Would you reproduce exactly, and only, the lines starting at the one with "Franz Xaver Remling Domkapitular Speyer" and ending at the last line of the data, with both included? Leave the pictures out.

(Recorded data)
● ● ● ● ●

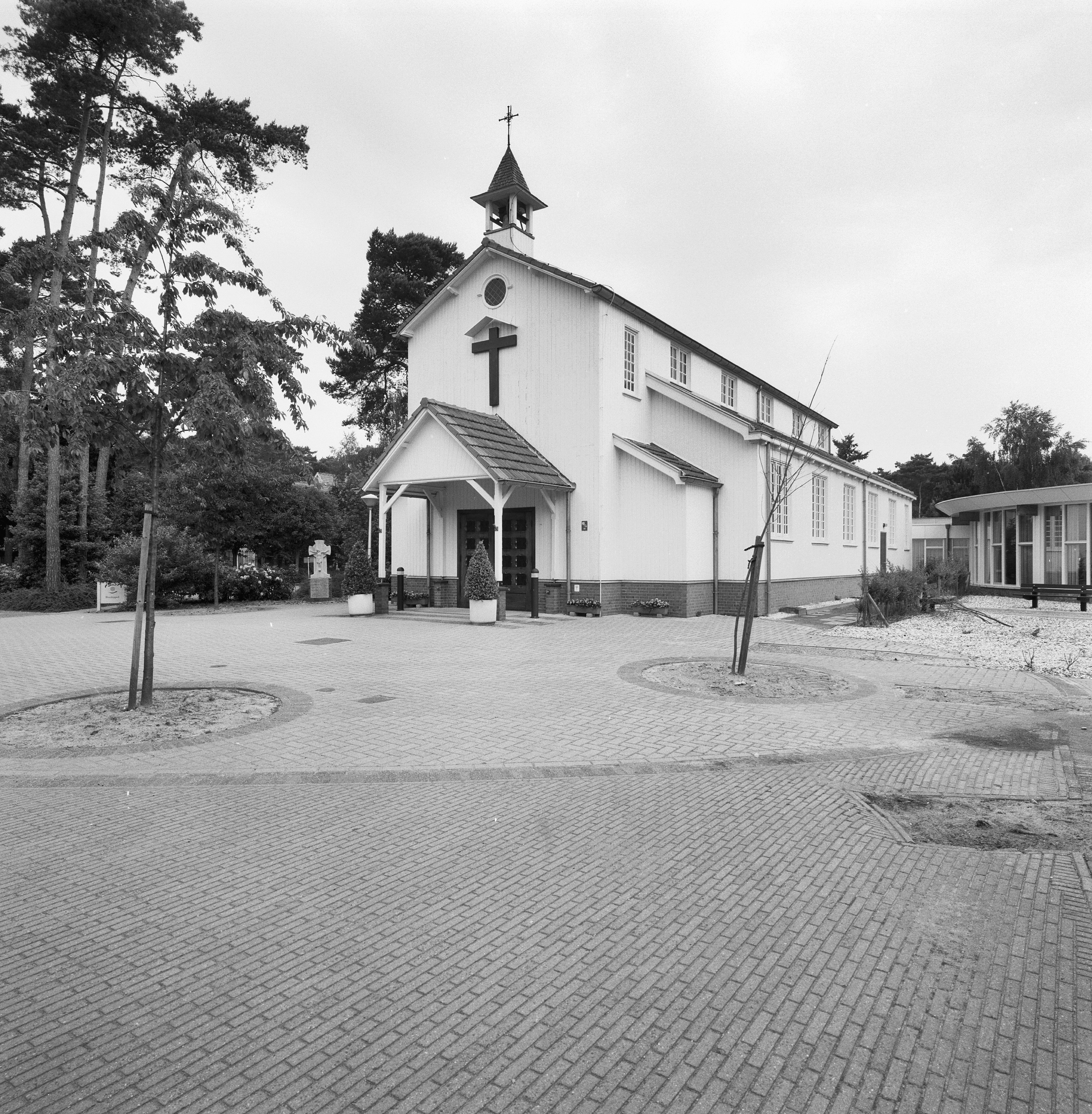 Sanatorium Hornerheide: Overzicht zuidwestgevel Boskapel (opmerking: Gefotografeerd voor Monumenten In Nederland Limburg)
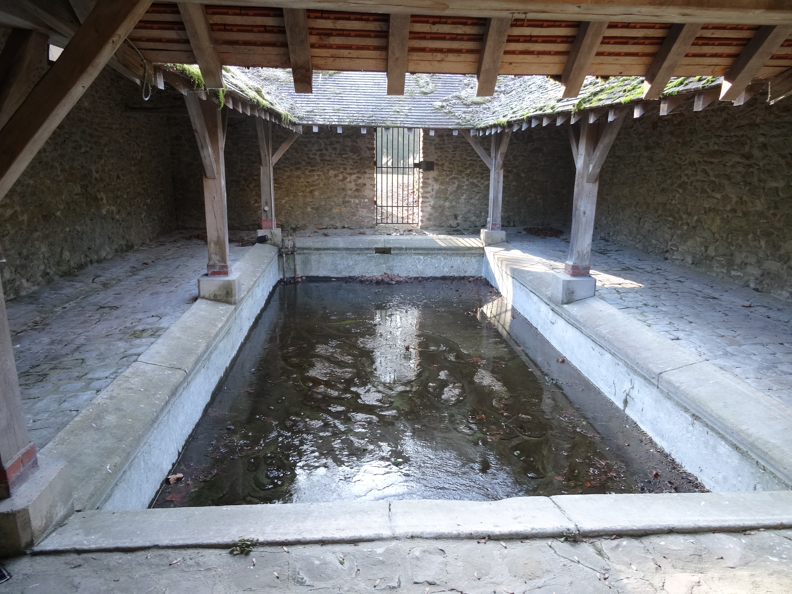 Lavoir de Ferrières-en-Brie. (Seine-et-Marne, région Île-de-France).
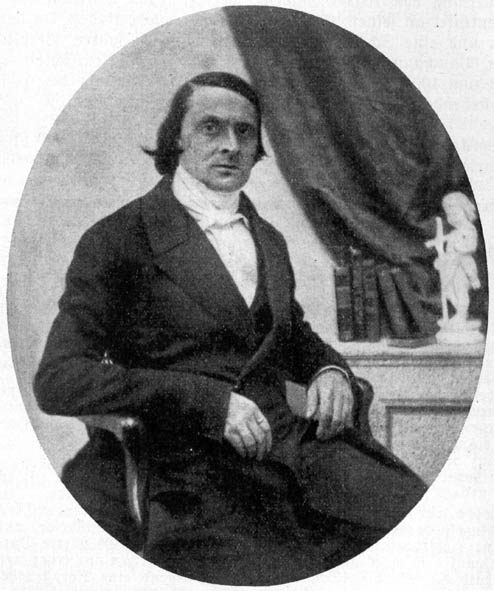 Franz Xaver Remling Domkapitular Speyer
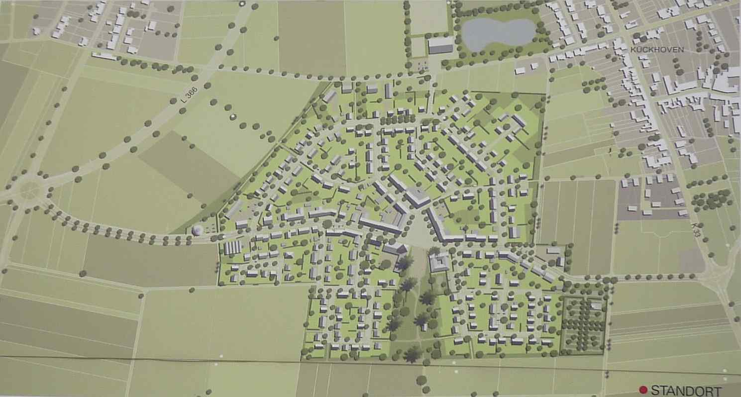 Planung Neu-Immerath (Erkelenz) bei Kückhoven Quelle: öffentliche Schautafel im Baugebiet
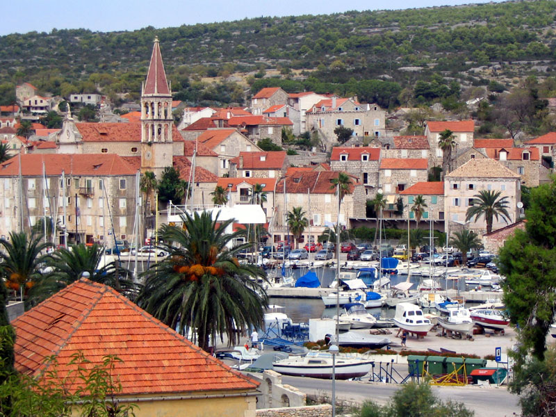 Milna, Brač, Hrvatska - pogled na marinu s juga
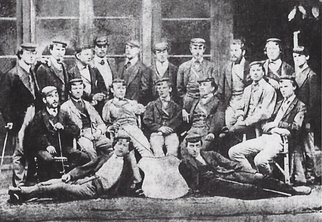 Wiener akademische Burschenschaft Teutonia mit Karl Emil Franzos
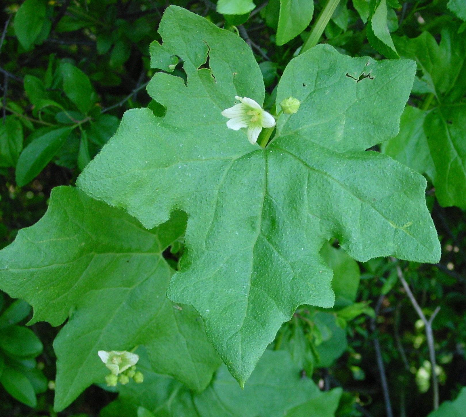 Bryonia dioica
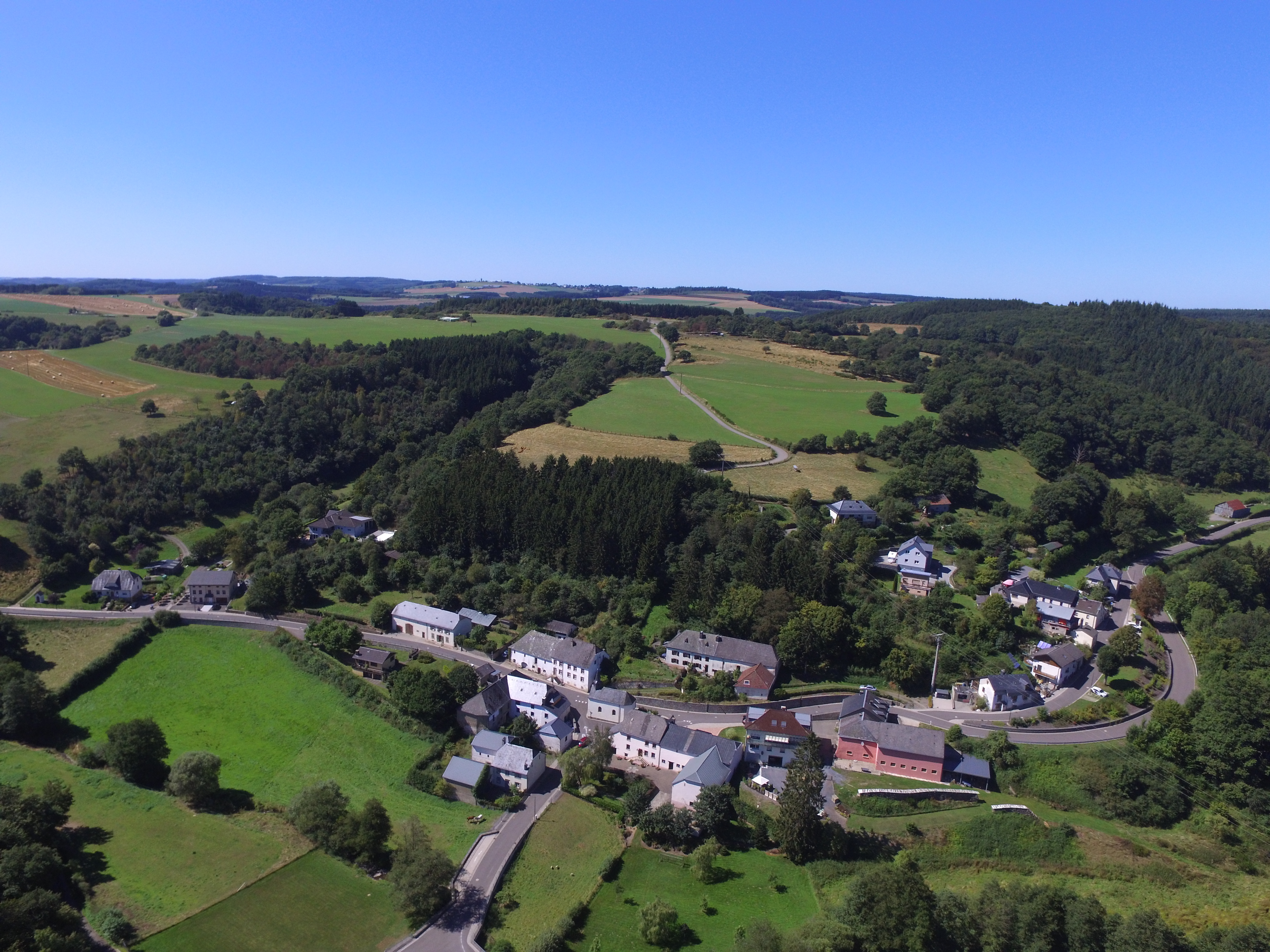 Une photo d'une drone

● ● ● ● ●

> Answer to the exercise:
 Franz Xaver Remling Domkapitular Speyer
 Planung Neu-Immerath (Erkelenz) bei Kückhoven Quelle: öffentliche Schautafel im Baugebiet
 Milna, Brač, Hrvatska - pogled na marinu s juga
 Wiener akademische Burschenschaft Teutonia mit Karl Emil Franzos
 Bryonia dioica
 Une photo d'une drone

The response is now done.